◆ WHAT TO WORK ON
From first line to last, print the records exactly, but leave out the pictures.

◆ INFORMATION
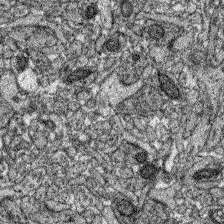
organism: Zebrafish
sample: Larval olfactory bulb
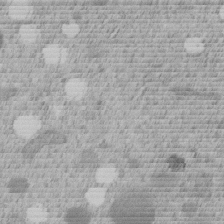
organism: C. elegans
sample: C. elegans embryo early stage
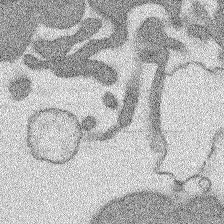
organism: Human
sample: HeLa cells
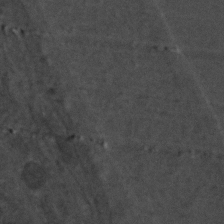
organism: C. elegans
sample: C. elegans embryo
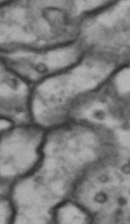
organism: Drosophila
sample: Brain
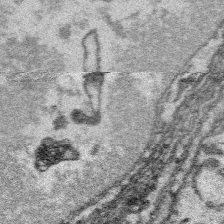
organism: Platynereis dumerilii
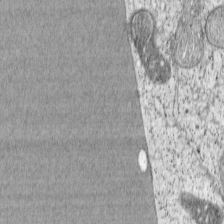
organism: African green monkey
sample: COS-7 cells
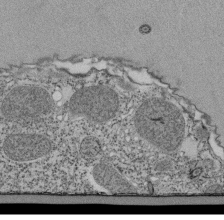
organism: Tetrahymena
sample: Cilia in tetrahymena
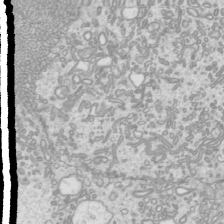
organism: Mouse
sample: Cilia; mouse epididymis
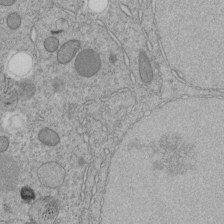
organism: C. elegans
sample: C. elegans embryo early stage
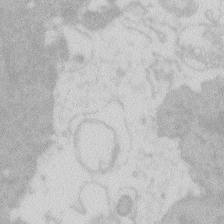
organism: Zebrafish
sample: Macrophage
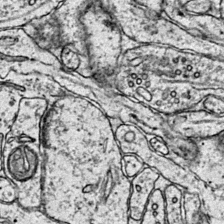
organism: Mouse
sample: Primary visual cortex
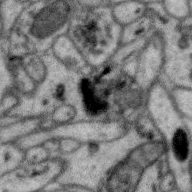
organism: Zebra finch
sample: Brain
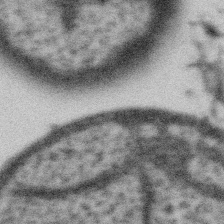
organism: Gemmata obscuriglobus
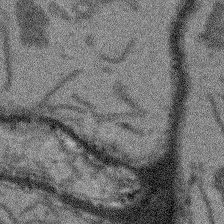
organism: Arabidopsis thaliana
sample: Root tip
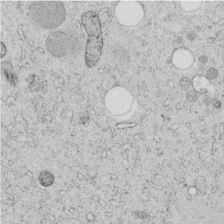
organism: C. elegans
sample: C. elegans embryo early stage
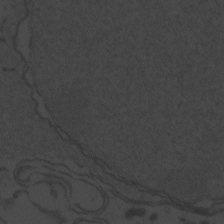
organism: Zebrafish
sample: Macrophage infected with Toxoplasma gondii
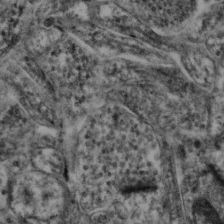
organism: Mouse
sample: Neocortex
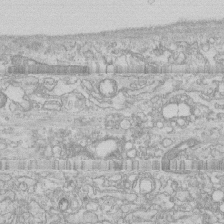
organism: Human
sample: CRL-1474
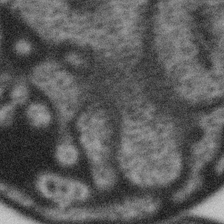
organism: Gemmata obscuriglobus
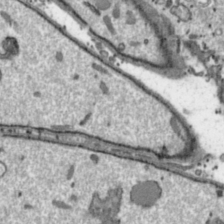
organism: Toxoplasma gondii
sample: Parasites in a vacuole inside a host cell
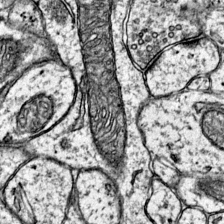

◆ ANSWER AREA
organism: Zebrafish
sample: Larval olfactory bulb
organism: C. elegans
sample: C. elegans embryo early stage
organism: Human
sample: HeLa cells
organism: C. elegans
sample: C. elegans embryo
organism: Drosophila
sample: Brain
organism: Platynereis dumerilii
organism: African green monkey
sample: COS-7 cells
organism: Tetrahymena
sample: Cilia in tetrahymena
organism: Mouse
sample: Cilia; mouse epididymis
organism: C. elegans
sample: C. elegans embryo early stage
organism: Zebrafish
sample: Macrophage
organism: Mouse
sample: Primary visual cortex
organism: Zebra finch
sample: Brain
organism: Gemmata obscuriglobus
organism: Arabidopsis thaliana
sample: Root tip
organism: C. elegans
sample: C. elegans embryo early stage
organism: Zebrafish
sample: Macrophage infected with Toxoplasma gondii
organism: Mouse
sample: Neocortex
organism: Human
sample: CRL-1474
organism: Gemmata obscuriglobus
organism: Toxoplasma gondii
sample: Parasites in a vacuole inside a host cell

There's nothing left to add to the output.